Think of every poem you've read about the sea and man's relation to it and you might get a clue as to the depths of feeling that this film has. It's like Hemingway, Pablo Neruda and W.B. Yeats all rolled into one. It's extremely simplistic, just shots of how a small family fishes, hauls seaweed for fertilizer (there is no soil on the island) and dodges waves so high that its foam sprays above the cliff-tops. Not to mention an incredible sequence where five fishermen try to catch and kill a shark that is a good deal larger than their boat!

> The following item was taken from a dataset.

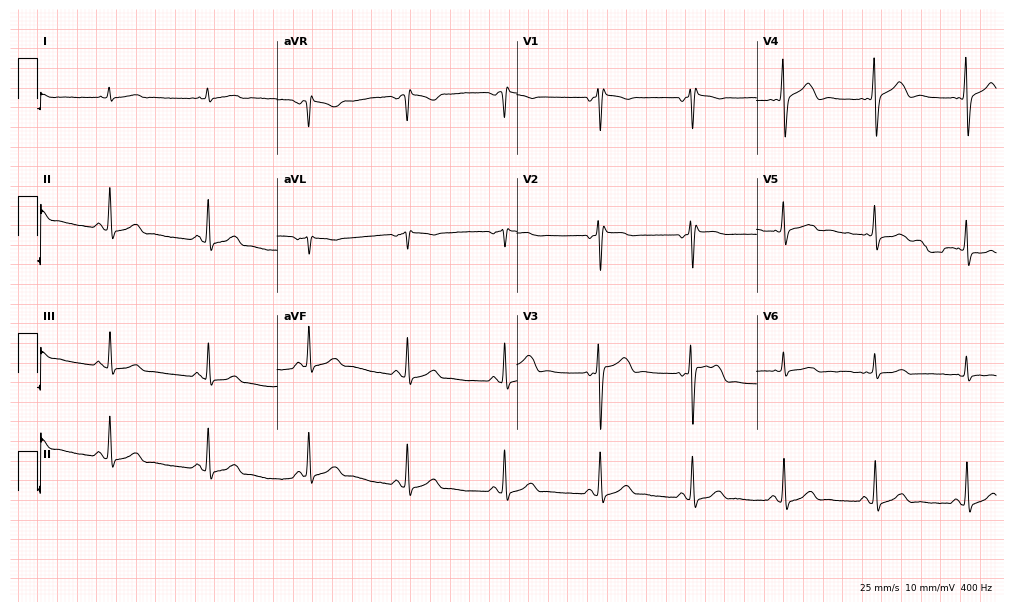
Resting 12-lead electrocardiogram (9.8-second recording at 400 Hz). Patient: a 56-year-old male. None of these six findings is recorded: first-degree AV block, right bundle branch block (RBBB), left bundle branch block (LBBB), sinus bradycardia, atrial fibrillation (AF), sinus tachycardia. Other findings, if any, are not listed.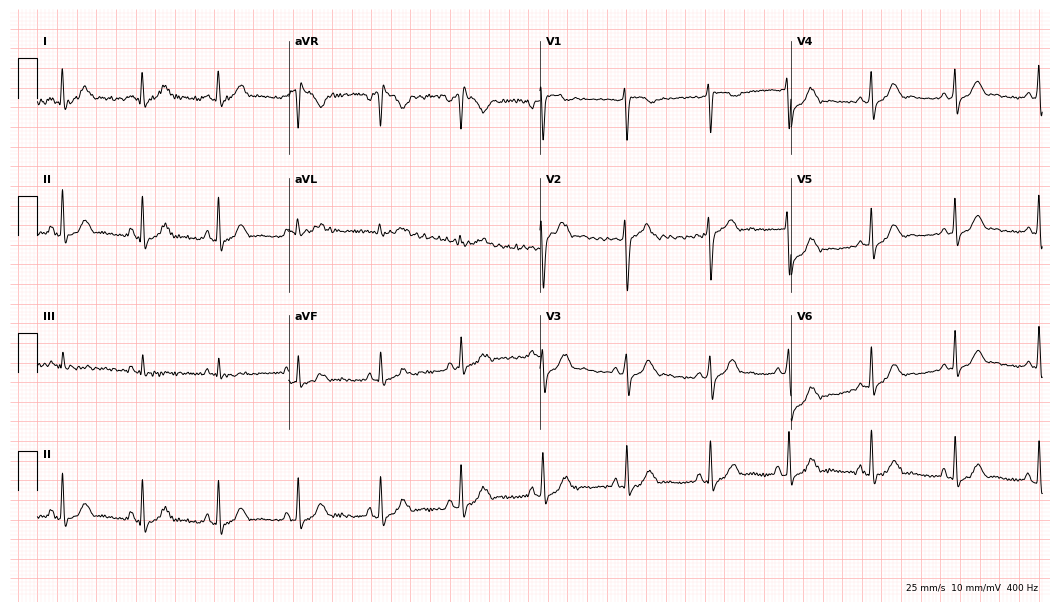
ECG (10.2-second recording at 400 Hz) — a 29-year-old male patient. Labelled as a normal ECG.

What's most exhilarating about this film is that while you're watching it, you can't help but think that these people are crazy to choose to live in such a desolate and difficult place, but then you try to imagine them elsewhere and you know that they are as much a part of that environment as the stubborn sea-worn cliffs are. After even thirty minutes of the film, the roar of the ocean and the cries of the gulls fill your head to such an extreme that you know that such people could live no where else. This film is reminiscent of Roberto Rossellini's film, "Stromboli" about the inhabitants of a small village on a volcanic island. There are a few brief pockets of sentimentality due to the score, but the filmmakers thankfully left out the music during all of the film's most important scenes. Overall what you have is an incredible cinematic experience that makes you think and imagine what it would be like to live a life where every day is a struggle with the elements of nature and a fight for survival, yet filled with the deepest awe and respect for nature and for living.